Neuroconductor was developed in the Department of Biostatistics at Johns Hopkins University by John Muschelli (lead R project expert), Adrian Gherman (lead software engineer), Ciprian Crainiceanu and Brian Caffo (Principal Investigators). Neuroconductor (https://neuroconductor.org/) is an open-source platform for rapid testing and dissemination of reproducible computational imaging software. The goals of the project are to:
- provide a centralized repository of R software dedicated to image analysis;
- disseminate quickly software updates;
- educate a large, diverse community of scientists using detailed tutorials and short courses;
- ensure quality via automatic and manual quality controls; and
- promote reproducibility of image data analysis.
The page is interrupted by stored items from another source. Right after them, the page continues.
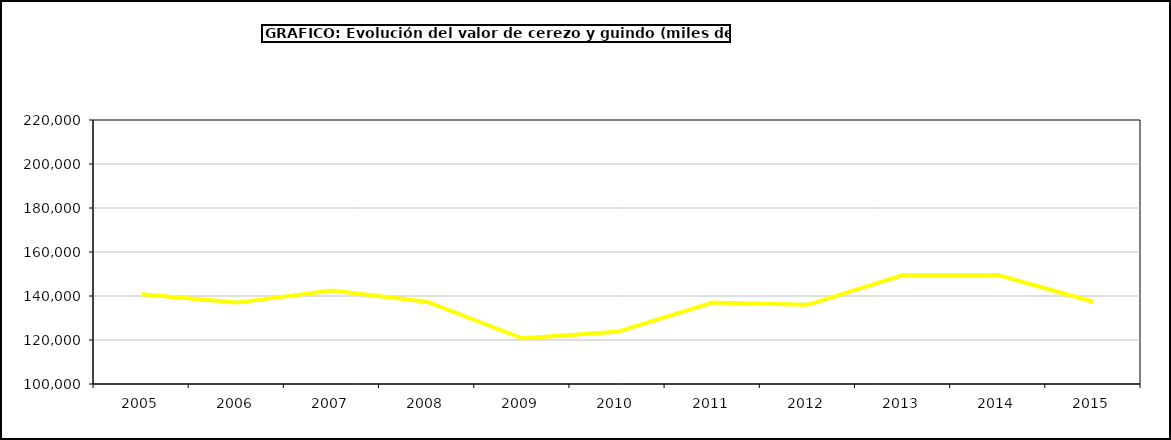
| Category | valor cerezo y guindo |
|---|---|
| 2005.0 | 140784.228 |
| 2006.0 | 136994.637 |
| 2007.0 | 142440.457 |
| 2008.0 | 137384.834 |
| 2009.0 | 120767.336 |
| 2010.0 | 123711.92 |
| 2011.0 | 137034.469 |
| 2012.0 | 136005.543 |
| 2013.0 | 149538.377 |
| 2014.0 | 149493.495 |
| 2015.0 | 137364 |

Based on the programming language R, Neuroconductor starts with 40 inter-operable packages that cover multiple areas of imaging including visualization, data processing and storage, and statistical inference. Neuroconductor accepts new R package submissions, which are subject to a formal review and continuous automated testing. Neuroconductor also provides data packages and packages designed to download data from online imaging repositories such as the Human Connectome Project (Along with all the other capabilities of R, Neuroconductor can be integrated with Shiny applications, reproducible reports, and journal articles. Neuroconductor is heavily influenced by the Bioconductor platform, though Neuroconductor was built later and takes advantage of new tools that were not available when Bioconductor was started. More precisely, the framework builds upon open source projects using git for version control, GitHub for package distribution, the devtools R package for package installation from GitHub, and Travis CI and Appveyor continuous integration services for checking packages and building binary packages for distribution on GitHub. The image below provides an overall view of the Neuroconductor structure.
Currently, there are tutorials for structural brain image analysis and the goal is to expand these tutorials into different imaging areas, with focus on functional magnetic resonance imaging (fMRI) and structural imaging of areas of the body other than the brain.